Q&A with Adm. William J. Fallon
Commander, U.S. Pacific Command
By CHIPS Magazine - April-June 2006
After Adm. Fallon delivered his remarks to the audience at WEST 2006 in San Diego, Calif., Jan.12, 2006, he responded to questions from the audience. WEST is sponsored by the Armed Forces Communications and Electronics Association (AFCEA) and U.S. Naval Institute.

Q: You mentioned how important it is to work with the coalition. Are you concerned in the area of warfare and communications technology that we are going to leave the coalition behind?

A: The bottom line answer is, no. I am not concerned because there are capabilities, attributes and professional areas of expertise that people throughout the spectrum can bring to this challenge.

The most important tool in this challenge today is right here, right between our ears, and that is understanding the problem.

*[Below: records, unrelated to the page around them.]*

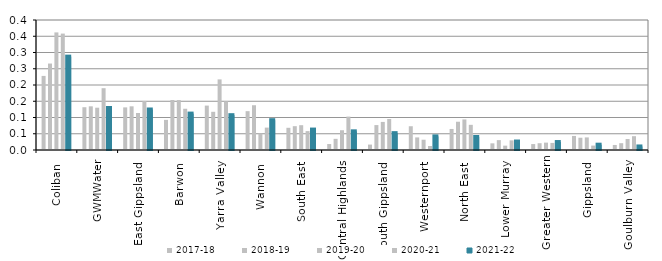
| Category | 2017-18 | 2018-19 | 2019-20 | 2020-21 | 2021-22 |
|---|---|---|---|---|---|
| Coliban  | 0.228 | 0.266 | 0.362 | 0.358 | 0.287 |
| GWMWater | 0.132 | 0.134 | 0.13 | 0.19 | 0.129 |
| East Gippsland  | 0.131 | 0.134 | 0.114 | 0.151 | 0.125 |
| Barwon  | 0.093 | 0.154 | 0.154 | 0.127 | 0.112 |
| Yarra Valley  | 0.137 | 0.118 | 0.217 | 0.15 | 0.107 |
| Wannon  | 0.12 | 0.138 | 0.051 | 0.069 | 0.092 |
| South East  | 0.068 | 0.073 | 0.076 | 0.058 | 0.063 |
| Central Highlands  | 0.018 | 0.034 | 0.061 | 0.103 | 0.057 |
| South Gippsland  | 0.017 | 0.077 | 0.086 | 0.095 | 0.052 |
| Westernport  | 0.073 | 0.039 | 0.032 | 0.012 | 0.042 |
| North East  | 0.065 | 0.087 | 0.094 | 0.077 | 0.04 |
| Lower Murray  | 0.02 | 0.03 | 0.013 | 0.03 | 0.026 |
| Greater Western | 0.018 | 0.021 | 0.023 | 0.022 | 0.024 |
| Gippsland  | 0.043 | 0.038 | 0.039 | 0.014 | 0.016 |
| Goulburn Valley  | 0.015 | 0.021 | 0.034 | 0.043 | 0.011 |

It's the ability and willingness to think and apply ourselves to the challenge. The hardware things we can deal with. I don't care much that everybody has the same equipment. I do care that we can exchange information. Let people use the tools they have and just be able to exchange information.

Q: Is PACOM involved in anti-piracy efforts?

A: Piracy has been around for a long time. In the Asia-Pacific region, there are pirates operating. We have had a problem in the Malacca Strait for some time and in the Horn of Africa. Most of it is criminal activity that stems from loosely governed areas that are poorly patrolled, insecure and unstable. People have little in the way of material goods and see attractive targets float by and decide to do something about it. We are trying to encourage those nations that are in the neighborhood to cultivate their capabilities to deal with piracy.

I would point to the Malacca Strait as an area where we have seen a lot of progress in the last year alone. There are varying capabilities, and there is a lot of will, but the tools have been missing. Countries want to do something, but they have been deterred by lack of resources. Their leaders have taken this 'bull by the horns,' and there are active patrols in the Malacca Strait by four countries. They have agreed on an inaugural program, called 'Eyes in the Sky,' to try to increase their ability to patrol, and they are exchanging information.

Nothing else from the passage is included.